Thanks to Mr Bas Valckx, who works in culture and design affairs at the Netherlands embassy, last month I had the great pleasure of meeting Mr Ito Masaru, who has created Shibaura House as the headquarters of his advertising agency, Kohkokuseihan, and a new community space between Rainbow Bridge and Tamachi station in Minato-ku.

The building, designed by prominent Japanese architect Sejima Kazuyo of SANAA and completed in the summer of 2011, is as stunning as one could imagine: floor to ceiling glass walls, each floor plate unique, a form that combines transparency, simplicity, and elegance. There’s a sizable roof and three outdoor areas, a rectangular balcony and two curvy, double height voids.

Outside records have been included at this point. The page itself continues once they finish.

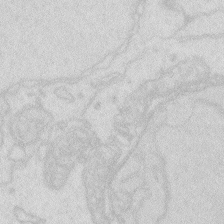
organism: Zebrafish
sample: Macrophage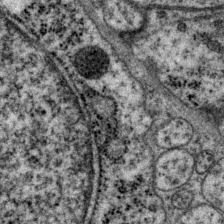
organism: P. pacificus
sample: Pharynx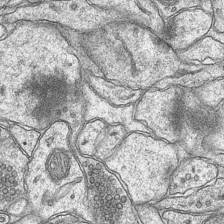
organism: Mouse
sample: CA1 Hippocampus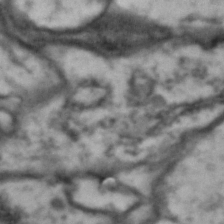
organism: Drosophila
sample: Brain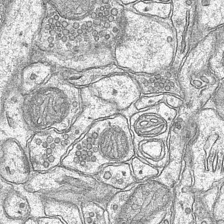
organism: Mouse
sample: CA1 Hippocampus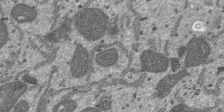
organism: Human
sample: Lung epithelial cells infected with SARS-CoV-2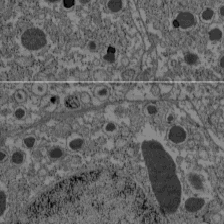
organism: C57BL Mouse
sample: Pancreatic islet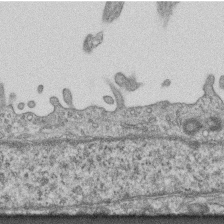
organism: Mouse
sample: Centriole in ependymal cells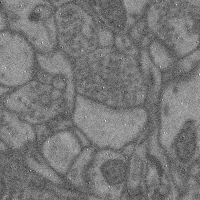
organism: Mouse
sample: Cerebral cortex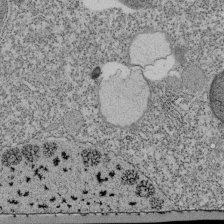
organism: Tetrahymena
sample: Cilia in tetrahymena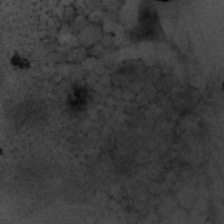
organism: P. pacificus
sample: Pharynx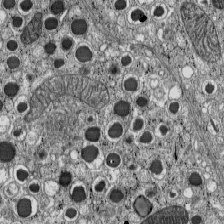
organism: C57BL Mouse
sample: Pancreatic islet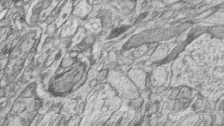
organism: Zebrafish
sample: synaptic ribbons in rod cells and cone cells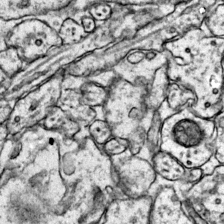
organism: Mouse
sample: Primary visual cortex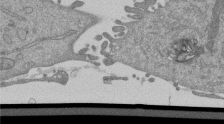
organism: Mouse
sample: ED-1 cell nuclei; centrioles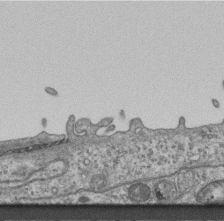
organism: Mouse
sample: Centriole in ependymal cells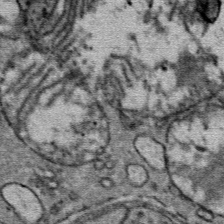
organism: Mouse
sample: Mouse Salivary gland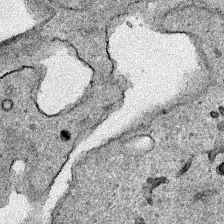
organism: Human
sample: Mitochondria in HCT116 cells

But I was even more impressed by Mr Ito’s vision for work, community, and art. He kindly gave Bas and me a tour, which included rental areas, his company’s office, meeting spaces, and a ground floor cafe open to the public. Mr Ito is extremely knowledgable about urban planning, art history, and even permaculture.

His reason for creating Shibaura House and his plans for its future are inspiring and unconventional. He told me that his motivation for creating Shibaura House was to create the very opposite of the advertising business that he runs. And while he is pleased with how the building turned out, he is eager now to make it more alive, with more soil, people, and activity.

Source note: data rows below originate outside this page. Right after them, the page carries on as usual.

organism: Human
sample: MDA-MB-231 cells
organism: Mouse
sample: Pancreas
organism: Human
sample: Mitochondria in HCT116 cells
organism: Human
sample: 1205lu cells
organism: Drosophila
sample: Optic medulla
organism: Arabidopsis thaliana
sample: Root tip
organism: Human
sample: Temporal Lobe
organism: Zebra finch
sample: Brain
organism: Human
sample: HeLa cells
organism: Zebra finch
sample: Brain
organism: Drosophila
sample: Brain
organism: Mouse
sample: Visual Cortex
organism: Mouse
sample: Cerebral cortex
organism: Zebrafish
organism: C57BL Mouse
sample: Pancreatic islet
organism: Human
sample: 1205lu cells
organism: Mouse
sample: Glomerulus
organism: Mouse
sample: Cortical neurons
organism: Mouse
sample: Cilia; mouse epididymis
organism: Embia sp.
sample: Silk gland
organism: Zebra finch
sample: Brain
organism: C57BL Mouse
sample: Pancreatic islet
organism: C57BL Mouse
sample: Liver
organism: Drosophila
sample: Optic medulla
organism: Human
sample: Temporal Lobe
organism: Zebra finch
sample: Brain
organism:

Too often, even in Silicon Valley, I have seen companies seek to wall themselves off from neighbors and outsiders. Global icons like Facebook, Google and Apple locate their employees in office parks, making their facilities off limits to non-employees and promoting secrecy over collaboration. I think Mr Ito’s bold vision suggests new ways to use real estate, to operate a company, and to become a vital part of local neighborhoods.

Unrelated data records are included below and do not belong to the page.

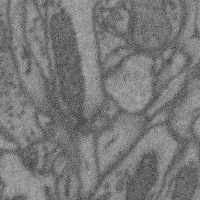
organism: Mouse
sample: Cerebral cortex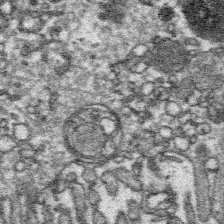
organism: Platynereis dumerilii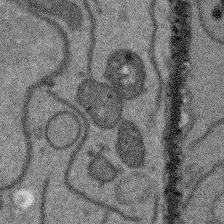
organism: Arabidopsis thaliana
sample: Root tip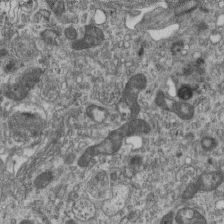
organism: Mouse
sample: Centriole in ependymal cells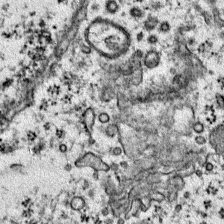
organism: Mouse
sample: Primary visual cortex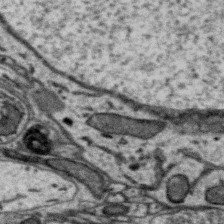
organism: Zebra finch
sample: Brain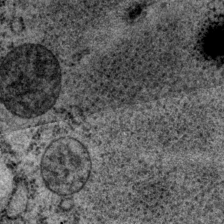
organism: P. pacificus
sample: Pharynx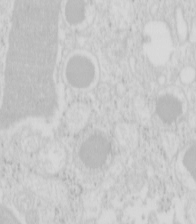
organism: Mouse
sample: Pancreas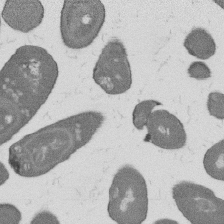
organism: B. subtilis
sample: Bacterial spore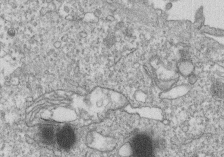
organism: Human
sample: HeLa cell HIV synapse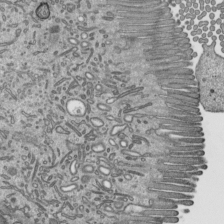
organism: Mouse
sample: Mouse epididymis efferent ductule cilia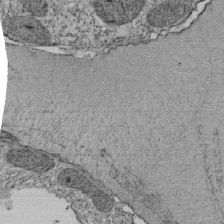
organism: Tetrahymena
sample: Cilia in tetrahymena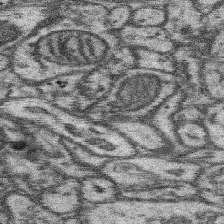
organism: Mouse
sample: Somatosensory cortex neuropil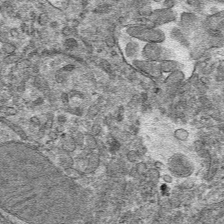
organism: Mouse
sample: Mouse hepatocytes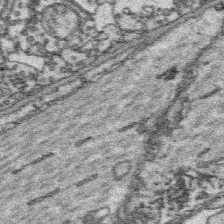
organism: Platynereis dumerilii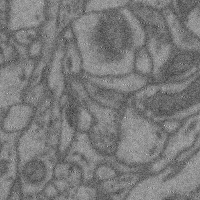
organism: Mouse
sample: Cerebral cortex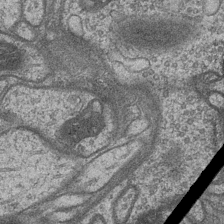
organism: Drosophila
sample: Optic medulla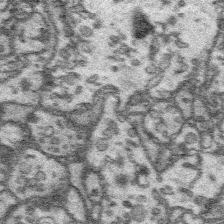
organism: Platynereis dumerilii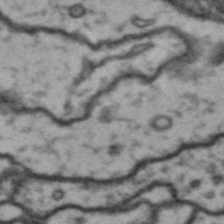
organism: Drosophila
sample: Brain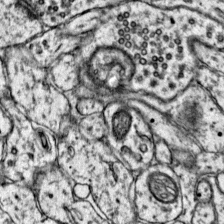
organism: Mouse
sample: Primary visual cortex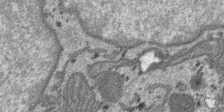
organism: Human
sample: Lung epithelial cells infected with SARS-CoV-2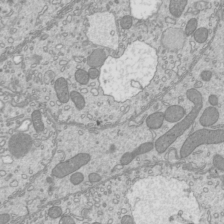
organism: Mouse
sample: Cilia; mouse epididymis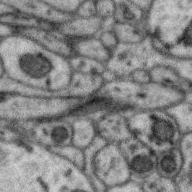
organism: Zebra finch
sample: Brain

The neighborhood context is very diverse and layered: close to canals and the Tokyo Bay, near a main water processing facility, and neighbors with a variety of architectural styles from post-war, 70s residential, to more recent projects. As Bas reminded me, the area is reclaimed land from Tokyo Bay from the Edo period.

I’d love to see more plants, wildlife, and agriculture at Shibaura House. Things like bee hives, chicken coops, urban satoyama plants. It would also be great to see Shibaura House engage its neighbors with  with local food, plants, and wildlife habitat connecting buildings and waterways with green walls, roofs, and sidewalks. I am eager to see how Shibaura House grows and takes shape in the coming years.